Capturer des événements rapides comme les explosions de supernovas oblige la simulation à avancer par très petits pas, un processus si coûteux en calcul que modéliser un milliard d’années d’histoire galactique pourrait prendre des décennies.
Le raccourci de l’IA
Ce projet, une collaboration dirigée par le chercheur Keiya Hirashima au RIKEN Center for Interdisciplinary Theoretical and Mathematical Sciences (iTHEMS) au Japon, en partenariat avec des collègues de l’Université de Tokyo et de l’Université de Barcelone, a été présenté récemment à SC'25 (International Conference for High Performance Computing, Networking, Storage, and Analysis).
L’équipe d’Hirashima a résolu ce problème en introduisant un modèle de substitution basé sur le deep learning. Entraînée sur des simulations haute résolution du comportement des supernovas, l’IA a appris à prédire comment le gaz se disperse au cours des 100 000 années qui suivent une explosion.
La simulation principale pouvait ensuite progresser beaucoup plus rapidement, tout en préservant le détail des événements de supernova individuels. L’approche a été validée à l’aide de données provenant du superordinateur japonais Fugaku et du système Miyabi de l’Université de Tokyo.
Le résultat est une simulation complète de la Voie lactée qui atteint une résolution au niveau des étoiles individuelles et s’exécute bien plus efficacement.
Un million d’années d’évolution galactique ne prend plus que 2,78 heures, ce qui signifie qu’un milliard d’années peut être simulé en environ 115 jours au lieu de 36 ans.

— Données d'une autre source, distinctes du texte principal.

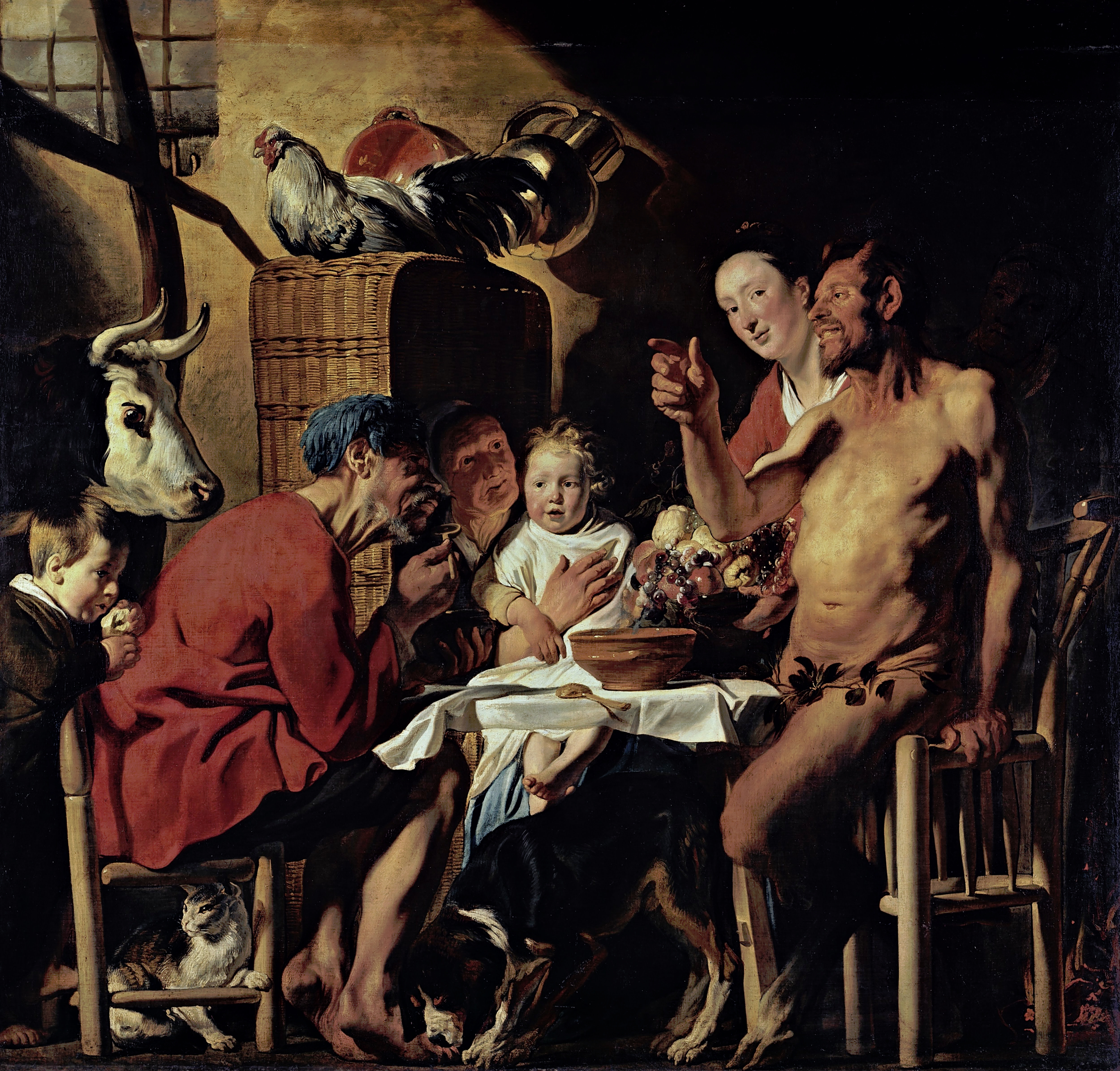 Die Geschichte geht auf eine Fabel des griechischen Dichters Aesop aus dem 6. Jh. v.Chr. zurück und beschreibt, wie ein Satyr (halb Mensch, halb Pferd) einen Bauern im Wald trifft, der ihn zu sich einlädt. Die gesellige Runde endet aber im Streit, da der Satyr den Bauern nach einem Vorfall als "doppelzüngig" beschimpft. Die Geschichte ist hier bildlich in Szene gesetzt.
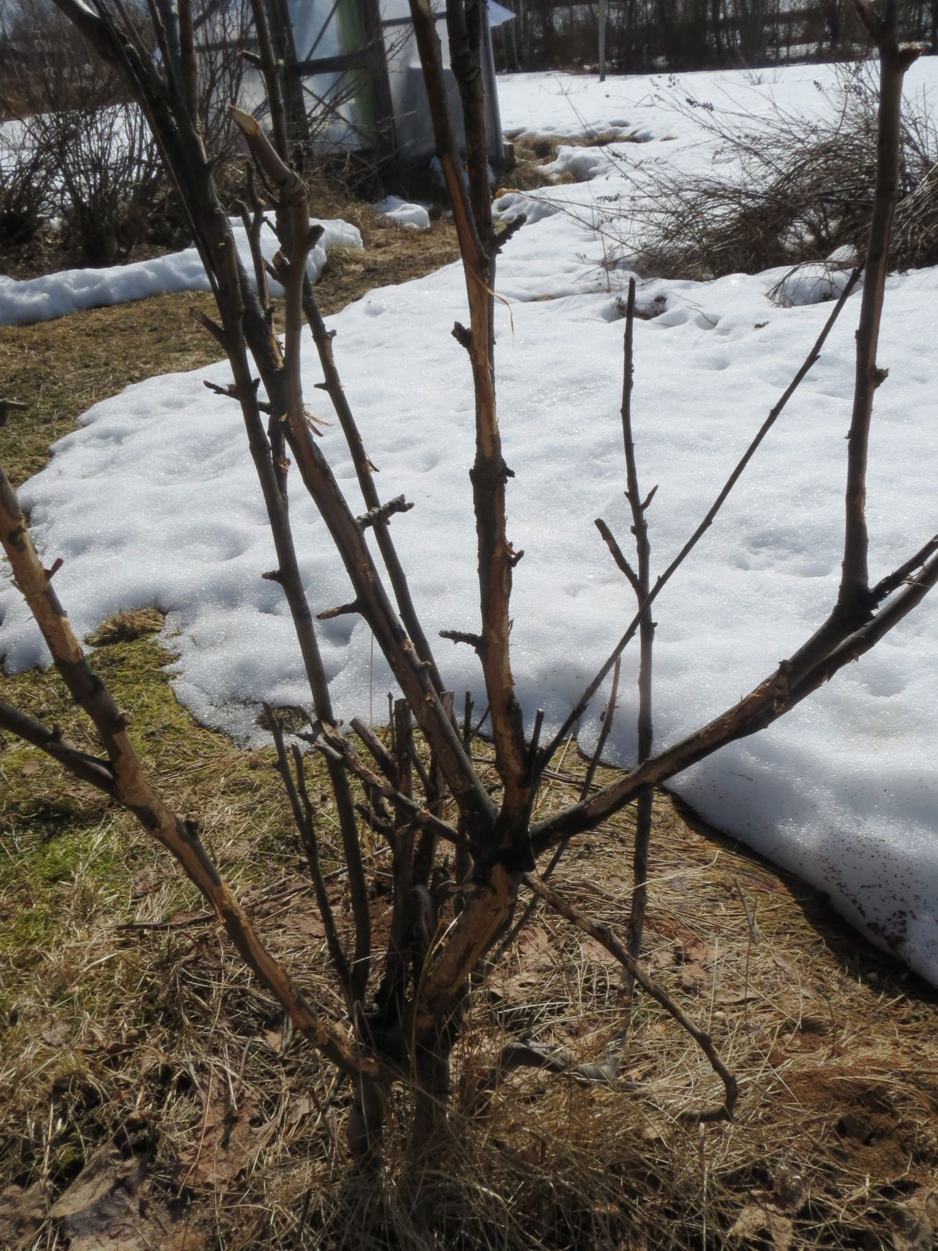 Rusakon tuhoja talven jäljiltä omenapuussa
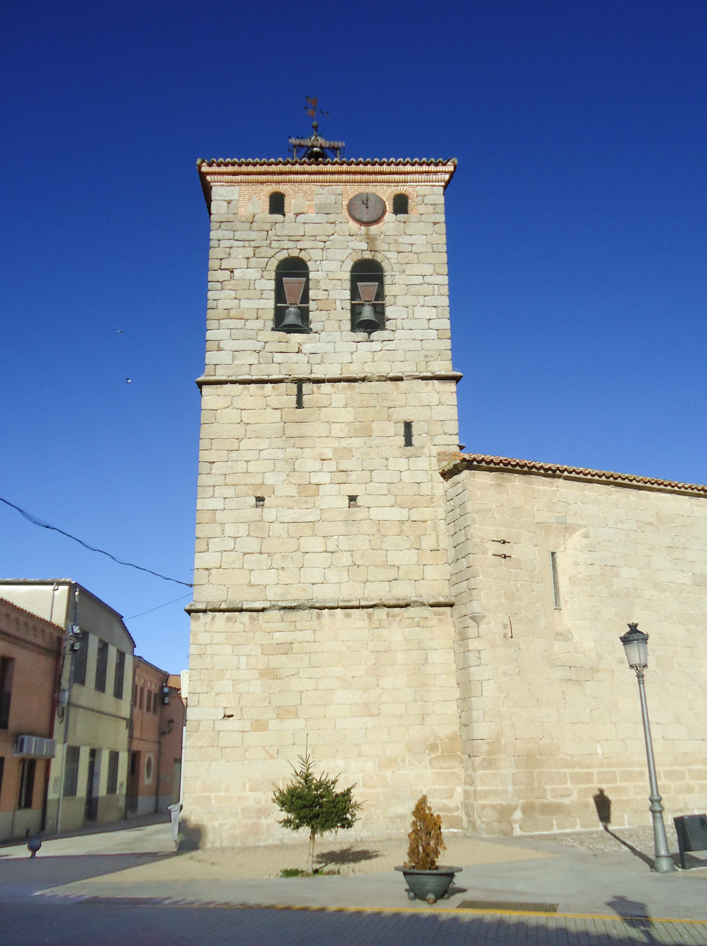 Iglesia parroquial de Nuestra Señora del Castillo, torre-atalaya. Construida probablemente en el siglo XII.
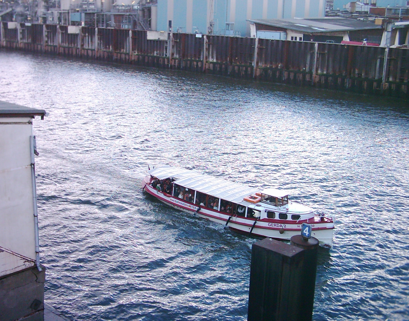 Barkasse auf dem Reiherstieg in Höhe der Argentinienbrücke.

'Un véritable outil de découverte scientifique'
Si cette réalisation marque une étape majeure pour l’astrophysique, ses implications dépassent largement le domaine des sciences spatiales.
"Des méthodes similaires à la nôtre pourraient être appliquées aux simulations de la formation des structures cosmiques à grande échelle, de l’accrétion des trous noirs, ainsi qu’aux simulations de la météo, du climat et de la turbulence", précise l’étude.
Des méthodes hybrides mêlant IA et physique comme celle-ci pourraient accélérer considérablement ces modèles, les rendant potentiellement à la fois plus rapides et plus précis.
"Je pense que l’intégration de l’IA au calcul haute performance marque un changement fondamental dans la manière dont nous abordons les problèmes multiscalaires et multiphysiques dans l’ensemble des sciences du calcul", a déclaré Hirashima.
"Cette réussite montre également que les simulations accélérées par l’IA peuvent dépasser la simple reconnaissance de formes pour devenir un véritable outil de découverte scientifique, en nous aidant à retracer la façon dont les éléments qui ont formé la vie elle-même sont apparus au sein de notre galaxie", a-t-il ajouté.